Sponsors and Collaborators: St. Luke's-Roosevelt Hospital Center
Forest Laboratories
Information provided by: St. Luke's-Roosevelt Hospital Center
ClinicalTrials.gov Identifier: NCT00220701
  Purpose

This is a 12-week double-blind placebo-controlled study of Escitalopram in treatment of dysthymic Disorder (low-grade chronic depression), with a 12 week open-label extension phase.

It is hypothesized that Escitalopram will be superior to placebo in improving depression, as well as psychosocial, temperamental, and cognitive functioning.

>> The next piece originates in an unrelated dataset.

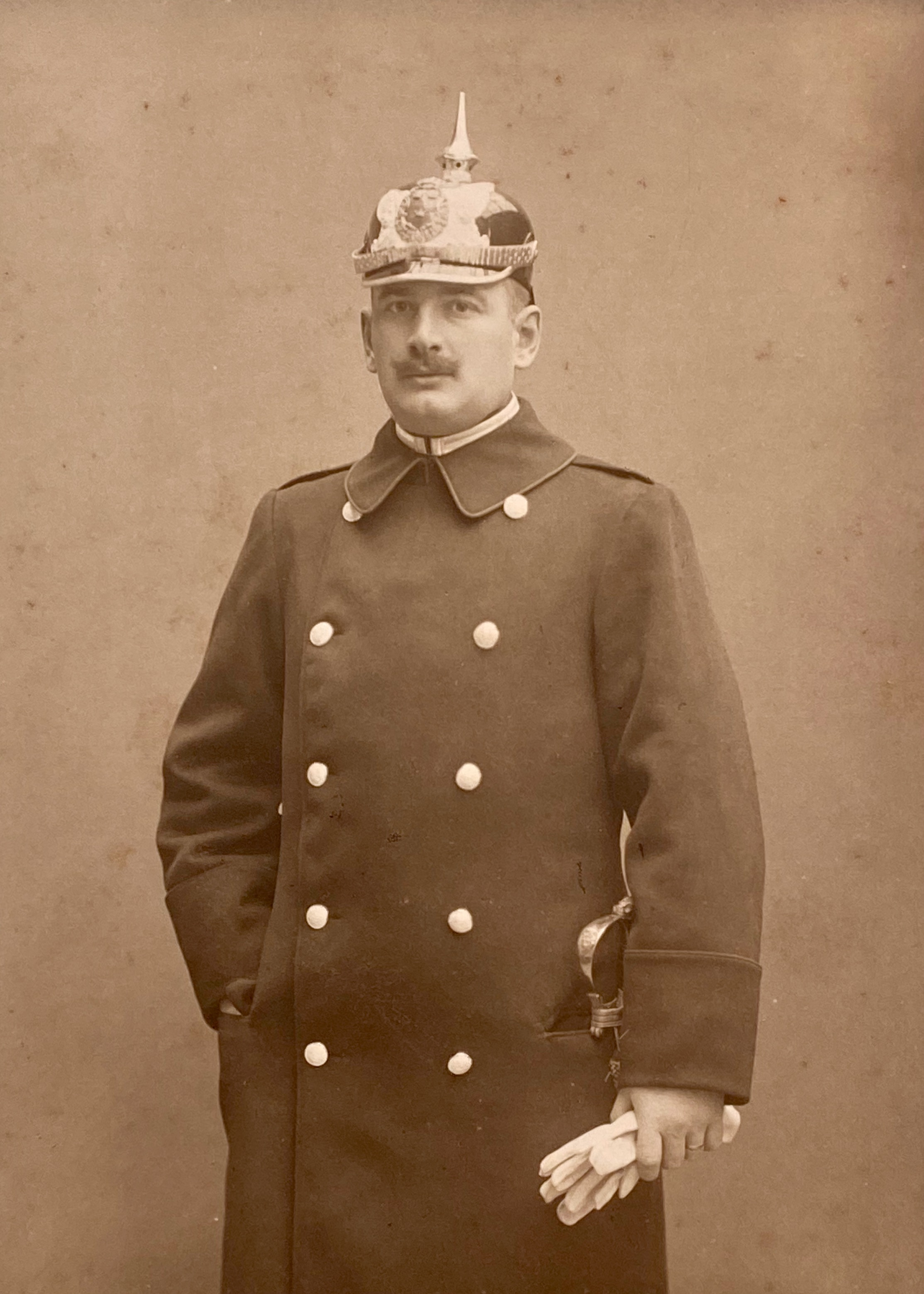 Carl Uggla (1875-1937) år 1905

Condition Intervention Phase
Dysthymic Disorder
Drug: Lexapro (escitalopram)
Phase IV

MedlinePlus related topics: Depression
Drug Information available for: Benzetimide Dexetimide Citalopram hydrobromide Citalopram Escitalopram Escitalopram oxalate
U.S. FDA Resources
Study Type: Interventional
Study Design: Treatment, Randomized, Double-Blind, Placebo Control, Parallel Assignment, Efficacy Study
Official Title: Double-Blind Placebo-Controlled Study of Escitalopram in the Treatment of Dysthymic Disorder

Further study details as provided by St. Luke's-Roosevelt Hospital Center:

Primary Outcome Measures:
  • Hamilton-Depression Rating Scale (HDRS-24 items) [ Time Frame: 12 weeks ]
  • Cornell Dysthymia Rating Scale (CDRS) [ Time Frame: 12 weeks ]

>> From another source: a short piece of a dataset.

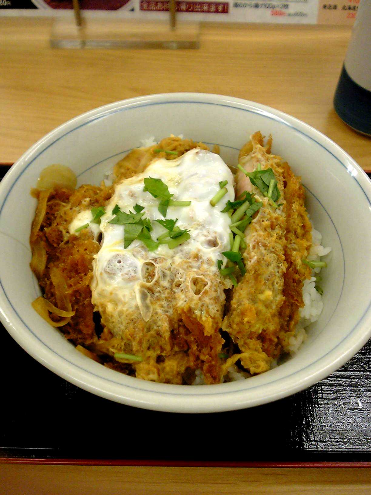 カツ丼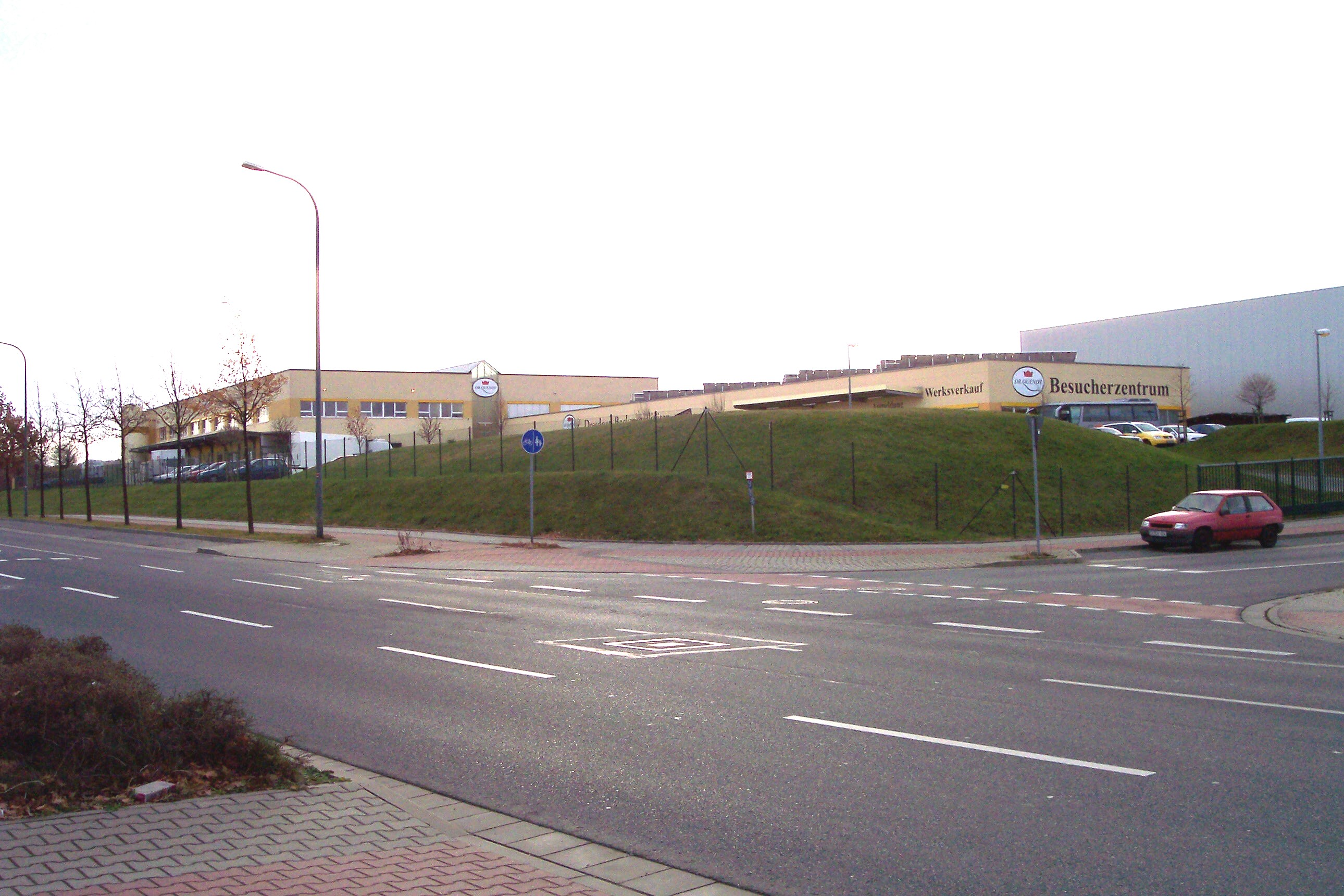 Werk des Unternehmens Backspezialitäten Dr. Quendt im Gewerbegebiet Coschütz-Gittersee

Secondary Outcome Measures:
  • Clinical Global Impressions – Severity (CGI-S) [ Time Frame: 12 weeks ]
  • Clinical Global Impressions – Improvement (CGI-I) [ Time Frame: 12 weeks ]
  • Global Assessment of Functioning Scale (GAFS) [ Time Frame: 12 weeks ]
  • Symptom Checklist (SCL-90-R) [ Time Frame: 12 weeks ]
  • Beck Depression Inventory (BDI) [ Time Frame: 12 weeks ]
  • Patient-CGI (CGI-P) [ Time Frame: 12 weeks ]
  • Social Adjustment Scale (SAS) [ Time Frame: 12 weeks ]
  • Temperament and Character Inventory (TCI) [ Time Frame: 12 weeks ]
  • Medical Outcomes Trust Cognitive Scale (MOTCS) [ Time Frame: 12 weeks ]
  • AB Neuropsychological Assessment Scale (ABS) [ Time Frame: 12 weeks ]

Estimated Enrollment: 40
Study Start Date: June 2002
Detailed Description:

This is a 12-week double-blind placebo-controlled study of Escitalopram in treatment of Dysthymic Disorder (low-grade chronic depression), with a 12 week open-label extension phase.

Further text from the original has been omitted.